Review: All the Little Things, by Sandi Metz

Today I'm reviewing a talk by Sandi Metz from RailsConf 2014 called All the Little Things.

In the talk, Sandi Metz refactors a large, nested if statement version of an implementation of the Gilded Rose Kata. The implementation is in Ruby. What's remarkable is that she does not read the description of the Gilded Rose. She only assumes it is well-tested. The refactoring shows how, through a series of refactorings, she can arrive at a simpler solution, as measured with Flog.

Her main message is that you can make code remarkably less complex using refactoring, though sometimes it will get more complicated before it gets better. All you have to do is follow the code smells and you'll see what to do next. Along the way, she has a few large points to make about duplication, team dynamics, and OO design.

I love Sandi Metz. The presentation is wonderful. But I think she misses a major point. Although she does use refactorings and the place she ends up has a lower Flog score, the reason the code is simpler is because she has found a better domain encoding.

One of my pet peeves over the last 10 years has been an overemphasis on code instead of on domain. That is, we talk about the problems in the code without reference to how they relate to the domain we are modeling. This talk is guilty of that. Metz talks about code complexity and trying to improve it. Flog looks only at the code. While measuring the code complexity is important, I don't think it quite explains what's going on. The code isn't more readable or better because it is less complex. It's more readable because the domain concepts take center stage. And they do that because the code is a better encoding of the domain.

She goes from a large, nested if statement to classes named based on domain concepts. There happened to be the same four methods each class needed to implement, a clear sign that you've found domain/model fit.

The interesting question is how she thought to switch on the name variable primarily. She claims it was that the tests were grouped and named that way. Good thing they were. Would she have found it if the tests had bad names?
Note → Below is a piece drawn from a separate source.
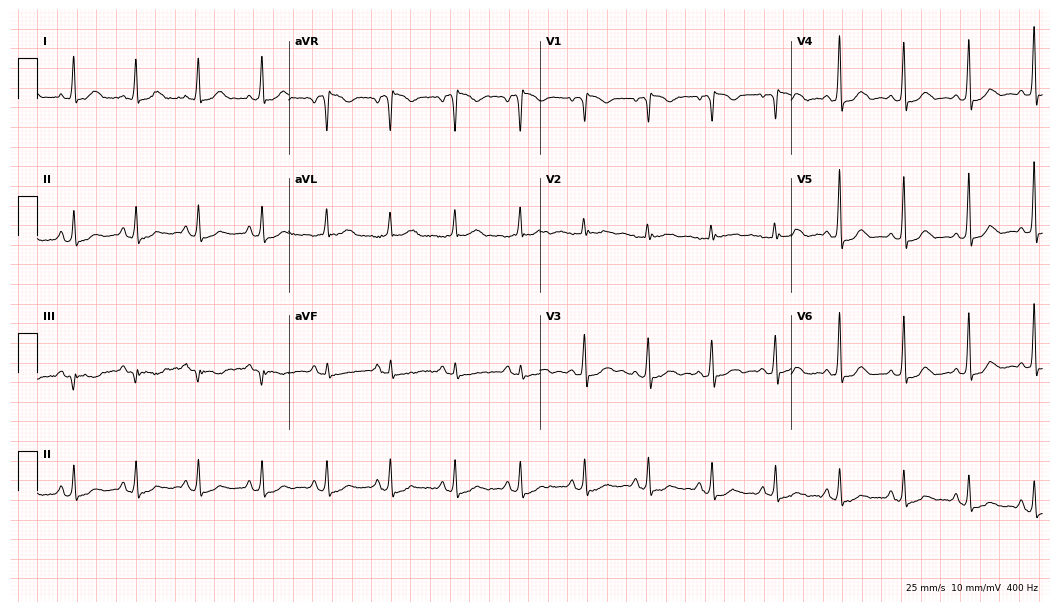
Resting 12-lead electrocardiogram. Patient: a 48-year-old female. Read as a normal ECG.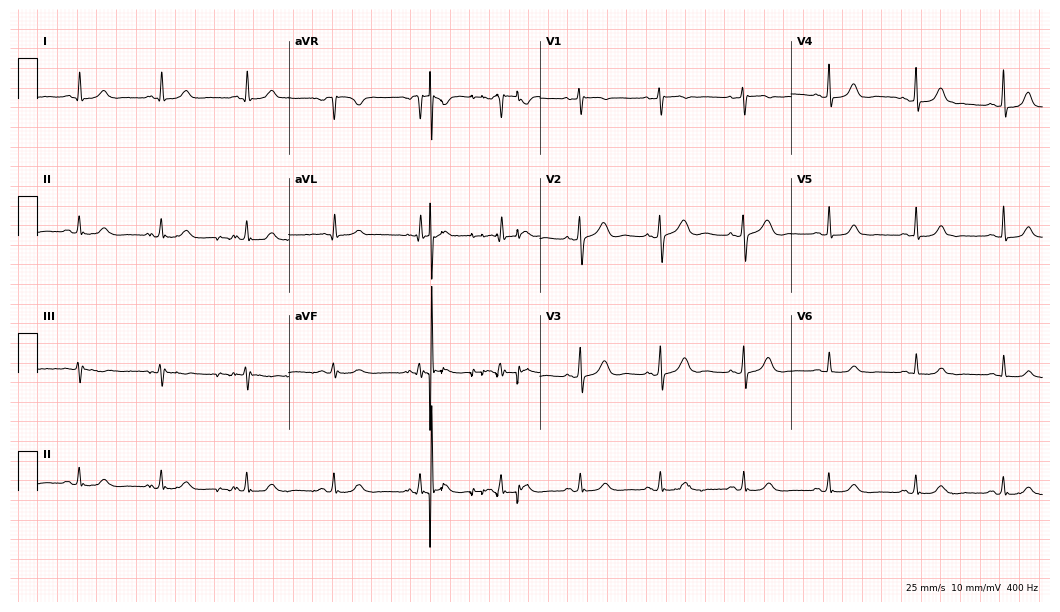
Resting 12-lead electrocardiogram (10.2-second recording at 400 Hz). Patient: a female, 43 years old. None of these six findings is recorded: first-degree AV block, right bundle branch block (RBBB), left bundle branch block (LBBB), sinus bradycardia, atrial fibrillation (AF), sinus tachycardia.

I'm a little skeptical when the tests are nice and clean while the implementation is a mess. It doesn't seem to generalize that you can so easily find the domain concepts.

She emphasizes a principle: "Duplication is far cheaper than the wrong abstraction." We tend to DRY up our code, even if it means making bad abstractions. Notice that this is a domain argument. What makes an abstraction "wrong"? An abstraction is a mapping between the concrete domain and a simple idealized domain. An abstraction is wrong if the mapping doesn't fit (is lossy, etc.).

She claims that the reason it's a problem is that programmers look for a simple way to make a change, they add an argument to the function, and now the abstraction is even more broken. Over time, the abstractions get worse. However, what is to say they don't do the same thing to "correct" abstractions? The phenomenon is real, but it doesn't point to why a particular abstraction is wrong.

The real problem is that the team doesn't share an understanding of the domain, the "theory" of the code, as Peter Naur put it. If you don't understand why an encoding fits the domain, you're likely to change it in ways that reduce its fit.

She is making an argument about domain modeling without realizing it. She overemphasizes the refactoring process, and underemphasizes her deep intuitive process of seeking out a good domain model.

She also recommends "refactoring through complexity." Each step of refactoring led to more complex code by the Flog metric, until the last one which deleted unused code. She says that the reason most people don't get to the simpler code is that they don't keep going long enough to find it. I'm skeptical. I think that is often the case, but in my experience, it is not a linear path. Sometimes you take wrong turns. So I would amend her advice: There is some simpler code out there but you may have to move forward further than you think, backtrack, and try multiple paths.

And, finally, something is missing. While this was a great example codebase given the constraints of presentations, it doesn't show what happens when you have a codebase that isn't quite working. I've encountered codebases that are so complicated they don't handle corner cases correctly. These cannot be handled purely by refactoring, since correcting the bugs would be a behavior change. They're so complicated any changes would only make them worse. I'm not knocking the presentation, but I wish there was a way to simplify these, where behavior change is part of the improvement. Perhaps a hybrid solution would work.

What's remarkable is that she used code smells and refactoring (some of which are not in the book) to completely rewrite the implementation with a better domain encoding. She discovers the important concepts in the domain along the way, instead of trying to shoehorn them in. It's a testament to the interplay between code problems and domain problems. This phenomenon gives me hope that we don't need to do so much upfront domain analysis, though I'm still skeptical. Perhaps we can refactor our way to better domain models.